If the independent variable is not correlated with the other independent variables, it’s likely that there would be a minimal effect on the other independent variables. Your model won’t fit the data as well as before depending on the strength of the relationship between the dropped independent variable and the dependent variable. You should also check the residual plots to be sure that by removing the variable you’re not introducing bias.

Kaleem says

Thanks for the reply. Jim.

I am unable to understand “Your model won’t fit the data as well as before depending on the strength of the relationship between the dropped independent variable and the dependent variable”. Are you stating that other independent variables will be fine but r-square will become low? I will be grateful if you can explain this.

Kind regards

Jim Frost says

Hi, you indicated that the removed independent variable is related to the dependent variable, but it is not correlated with the other independent variables. Consequently, removing that independent variable should reduce R-squared. For one thing, that’s the typical result of removing variables, even when they’re not statistically significant. In this case, because it is not correlated to the other independent variables, you know that the removed variable is supplying unique information. Taking that variable out means that information is no longer included in the model. R-squared will definitely go down, possibly dramatically.

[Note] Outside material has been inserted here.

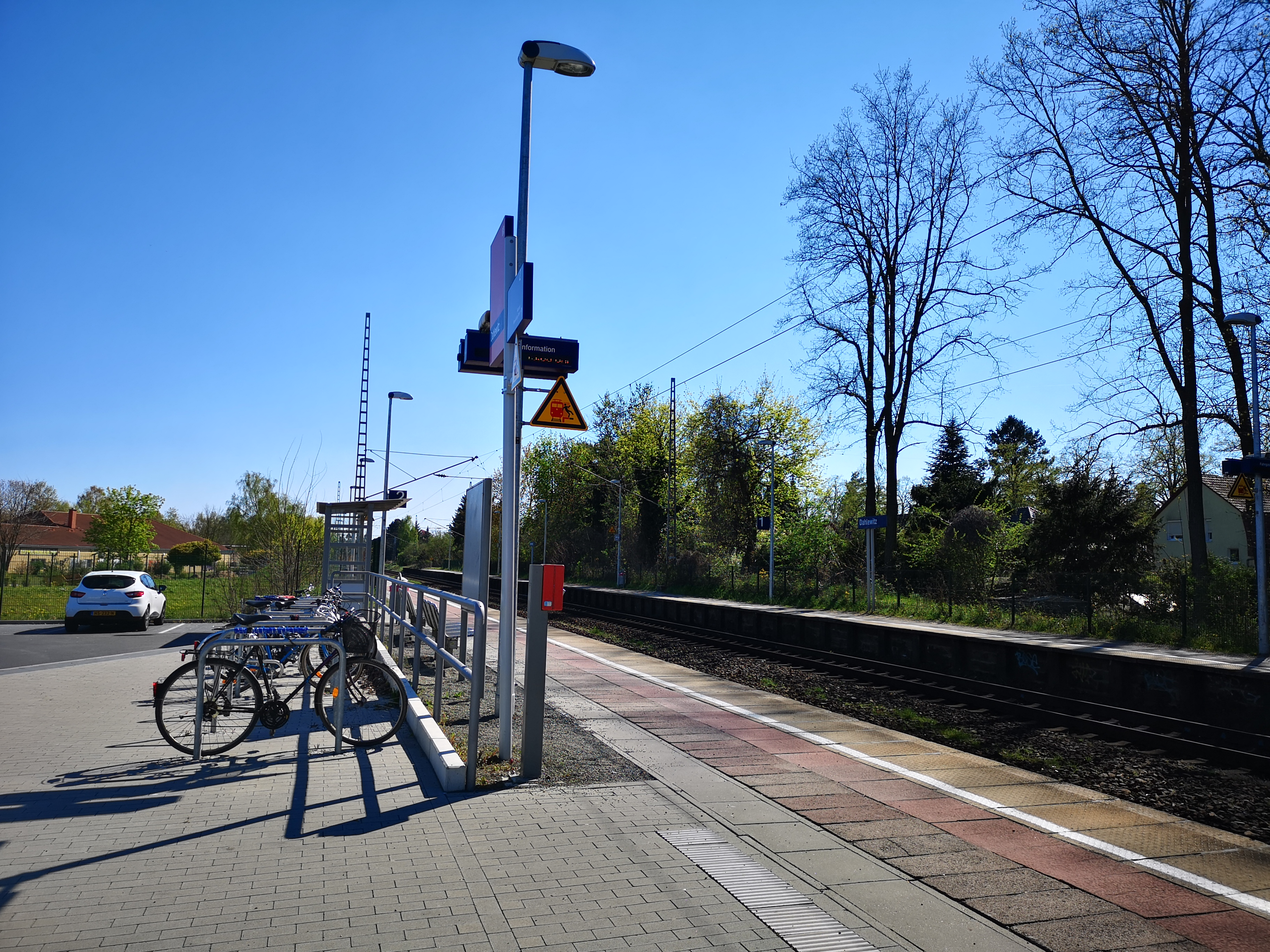 Station Der Deutschen Bahn
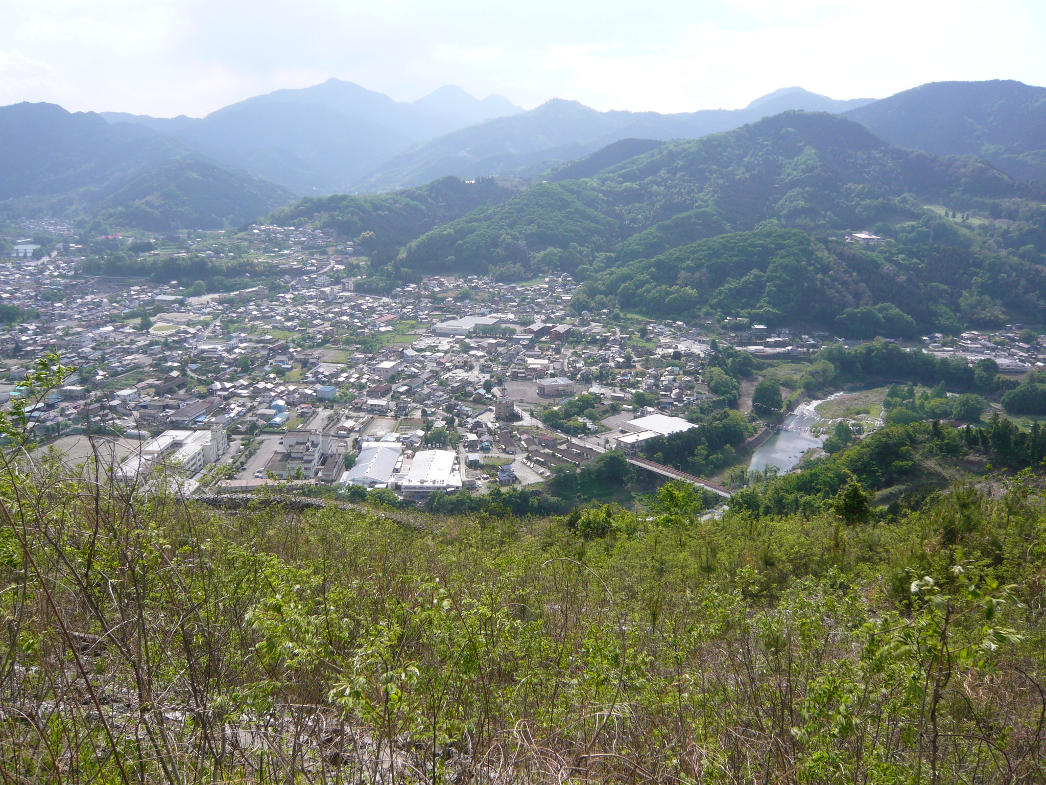 採石所の上から鬼石町を見下ろす

R-squared measures the strength of the relationship between the entire set of IVs and the DP. Read my post about R-squared for more information.

Kaleem says

Further clarification on my above post. From internet I found that if a variable (z) that is related to y but unrelated to x then inclusion of z will reduce standard errors of x. So, if z is excluded, but f-stat and adjusted r-square are fine then does high standard errors create problems? I look forward to your reply.

Jim Frost says

Yes, what you read is correct. Typically, if Z is statistically significant, you should include it in your model. If you exclude it, the precision of your coefficient estimates will be lower (higher standard errors). You also risk a biased model because you are not including important information in the model–check the residual plots. The F-test of overall significance and adjusted R-squared depend on the other IVs in your model. If Z is by far the best variable, it’s possible that removing it will cause the F-test to not be significant and adjusted R-square might drop noticeably. Again, that depends on how the explanatory power of Z compares to the other IVs. Why do you want to remove a significant variable?

Kaleem says

Thanks for your reply. I really appreciate it. Could you please also provide an answer to my query mentioned below for further clarification?

Kaleem says

Thanks for the reply. I apologise if I am taking a considerable time out of your schedule.

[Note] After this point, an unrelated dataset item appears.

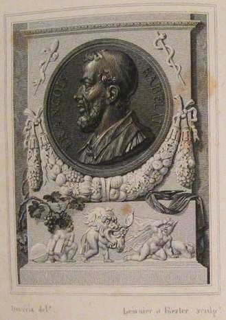 Rabelais de profil, en-tête gravé par Nicolas-Auguste Leisnier et François Forster d'après un dessin d'Achille Devéria, pour l'édition Dalibon.

Based on the literature, there isn’t any conclusive evidence that z is a determinant of y. So, that is why I intend to remove z. Some studies include it while some do not and some find significant association (between y and z) while some find the association insignificant. Hence, I think I can safely remove it.

Moreover, I will be grateful if you can answer another query. From an statistical viewpoint, is it fine if I use Generalized method of moments (GMM) for binary dependent variable?

Kind regards.

Jim Frost says

While I can’t offer you a concrete statement about whether you should include or exclude the variable (clearly there is disagreement in your own field), I do suggest that you read my article about specifying the correct regression model. I include a number of tips and considerations.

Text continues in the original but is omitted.